YOUR ASSIGNMENT: Repeat the data exactly, please; no pictures belong in the copy.

SOURCE DATA:
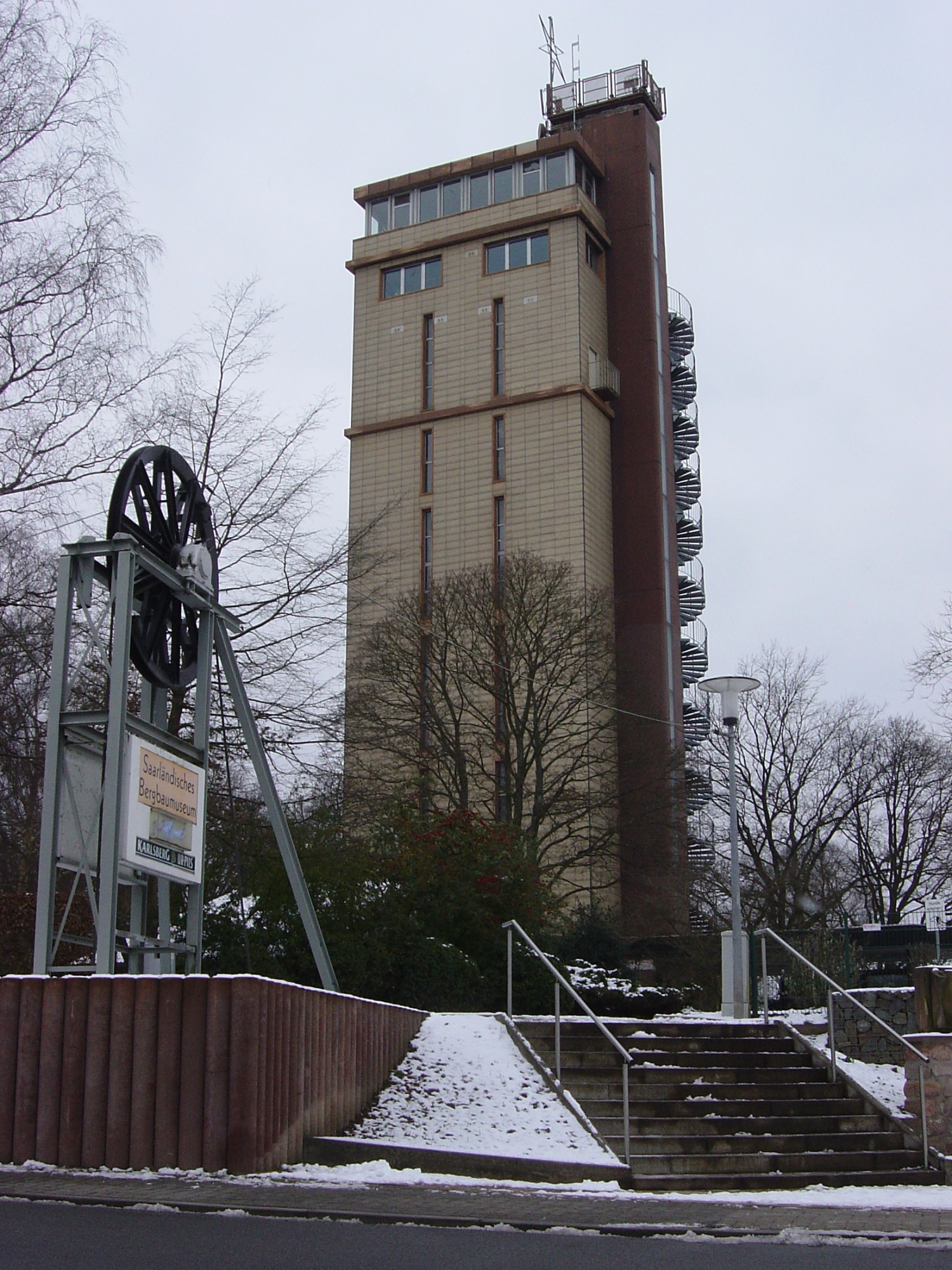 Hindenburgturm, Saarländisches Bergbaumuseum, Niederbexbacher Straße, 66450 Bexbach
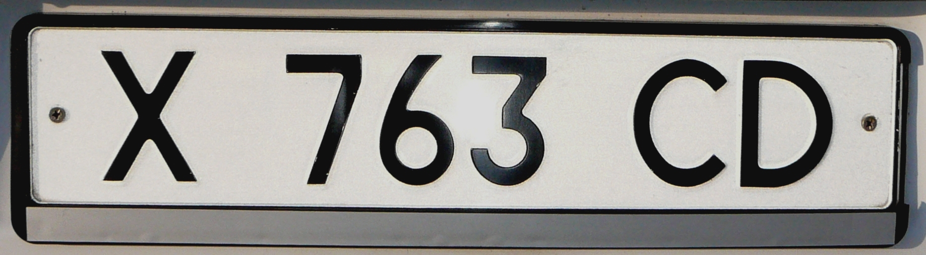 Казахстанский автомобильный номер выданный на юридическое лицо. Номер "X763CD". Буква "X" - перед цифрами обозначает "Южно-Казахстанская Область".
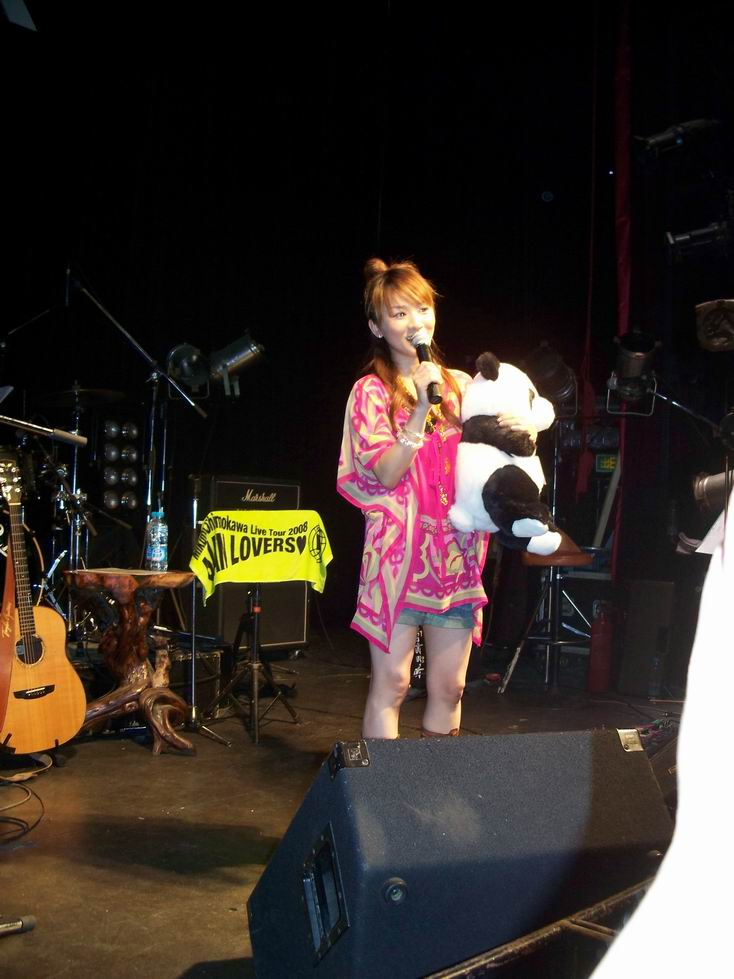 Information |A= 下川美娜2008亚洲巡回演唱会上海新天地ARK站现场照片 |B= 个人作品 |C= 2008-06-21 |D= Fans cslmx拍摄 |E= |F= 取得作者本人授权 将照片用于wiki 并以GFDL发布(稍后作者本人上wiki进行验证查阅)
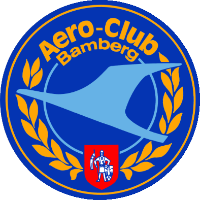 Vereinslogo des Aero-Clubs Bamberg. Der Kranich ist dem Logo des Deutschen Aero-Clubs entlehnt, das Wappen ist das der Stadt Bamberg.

ANSWER SPACE:
 Hindenburgturm, Saarländisches Bergbaumuseum, Niederbexbacher Straße, 66450 Bexbach
 Казахстанский автомобильный номер выданный на юридическое лицо. Номер "X763CD". Буква "X" - перед цифрами обозначает "Южно-Казахстанская Область".
 Information |A= 下川美娜2008亚洲巡回演唱会上海新天地ARK站现场照片 |B= 个人作品 |C= 2008-06-21 |D= Fans cslmx拍摄 |E= |F= 取得作者本人授权 将照片用于wiki 并以GFDL发布(稍后作者本人上wiki进行验证查阅)
 Vereinslogo des Aero-Clubs Bamberg. Der Kranich ist dem Logo des Deutschen Aero-Clubs entlehnt, das Wappen ist das der Stadt Bamberg.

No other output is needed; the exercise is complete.